The New Economy Coalition: Building Wealth from the Bottom Up with Kelly Baker

Podcast

May 20

Building wealth from the bottom up in local communities is essential for improving the well-being of people. Trickle-down economics is a lie that allowed the extraction of wealth from communities during the last several decades. With the passage of NAFTA in the 1990s, corporations abandoned domestic production across America to chase profits through cheaper labor overseas. In Buffalo, New York, the local economy languished and unemployment rose dramatically when industries left. Then local organizers took a whole-systems approach to economic development and began innovating with worker-owned cooperatives, business incubators, and a community land trust program.

People experience the joy of belonging as they invest in the well-being of their families and communities.

“Money-Wise Women” guest Kelly Baker is the interim co-director of the New Economy Coalition,  a national network that is building solidarity and encouraging policy change. They connect over 200 organizations with effective strategies for economic justice.

Kelly says, “The New Economy Coalition is bringing wealth and decision-making into communities. We have a bird’s-eye view of what’s happening across America’s new economy movement through a network of people around the country. We have a menu of policy options that are often not being advocated. We see what’s happening on the front line of economic and ecological disasters.”

It is essential to address systemic economic inequality and how it contributes to both racial and environmental suffering. We must transcend the old paradigm of either capitalism or socialism, because this false polarization is a distraction from other approaches. True wealth is created as communities focus on how to cooperate in caring for each other and stewarding resources more responsibly together.

“The New Economy Coalition aims to create jobs, housing, cooperatives, and funds where people have direct say in how those resources are distributed and have ownership of their own labor and time. Let’s create an economic ecosystem where solidarity is the baseline and we enable people to cooperate more effectively.”

Feminine leaders bring the heart back into the economy through integral relationships. Prosperity is more than numbers measuring growth. The well-being of our living ecosystem on Earth includes the health of children, elderly, soil, and water.

Riane Eisler is a cultural historian, systems scientist, educator, attorney, speaker, author, and founder of the Center for Partnership Studies. Her multi-disciplinary approaches move beyond polarized thinking of right versus left, capitalism versus socialism. Her extensive research shows how the partnership system and domination system are the two underlying structures of politics and economics. She explains how the real wealth of nations is built upon the caring economy. Her work provides the philosophical underpinnings for a partnership system that emphasizes the health and well-being of women, children, and the Earth we call home.
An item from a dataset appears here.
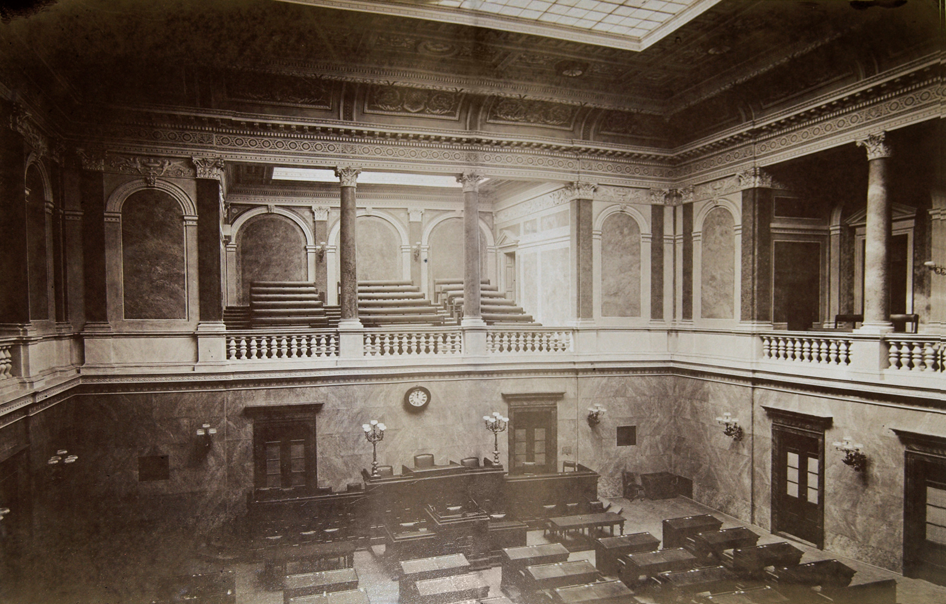 Snímek z roku 1878, zachycující pohled do Sněmovního sálu Moravské zemské sněmovny. Pořízeno při mimořádné jednodenní expozici "Zemská sněmovna v zrcadle své doby" vystavující artefakty z roku 1878, které byly nalezeny 4. listopadu 2014 při stavebně historickém průzkumu ve schránce za závěrečným kamenem budovy Ústavního soudu, původně Moravského zemského sněmu ([1]).

Riane’s research has lead me to believe that fully valuing the work of women is essential. It’s time to disengage from systems of domination and to participate in partnership systems that value everyone’s contributions.

Kelly says, “Sharing, gift economy, and caretaking are still economic activities. Modern capitalism has put primacy on paid labor in the professional world. Entire swaths of economic activity that are predominantly done by women have become invisible because they are often unpaid or undervalued.”

The New Economy Coalition believes that economic justice in America includes returning stolen money and land. The Southern Reparations Loan Fund is one group who is returning wealth to the descendants of slaves. This fund makes business loans to cooperatively owned businesses that are anchored in predominantly black communities in the South.

Strengthened by their association with the New Economy Coalition, communities are taking innovative approaches to create more vibrant local economies. In Buffalo, two non-profits that are leading this movement are Open Buffalo and Cooperation Buffalo

As we value the work of caring for people and planet, we create a legacy of true wealth and feel the joy of belonging.

Kelly Baker is the interim co-director of the New Economy Coalition, a national network that is building the collective power of the new economy movement in the United States. The New Economy Coalition is a network of 210 organizations who are imagining and creating an economic system that puts people and the planet before profit.

A Boston native, Kelly has spent most of her career securing resources for the non-profit sector in Greater Boston. Before joining the New Economy Coalition, she worked in development and communications at youth after-school programs, including ZUMIX, Sociedad Latina, and Science Club for Girls. Kelly is particularly interested in the transformative role that philanthropy and wealth redistribution will play in the new economy.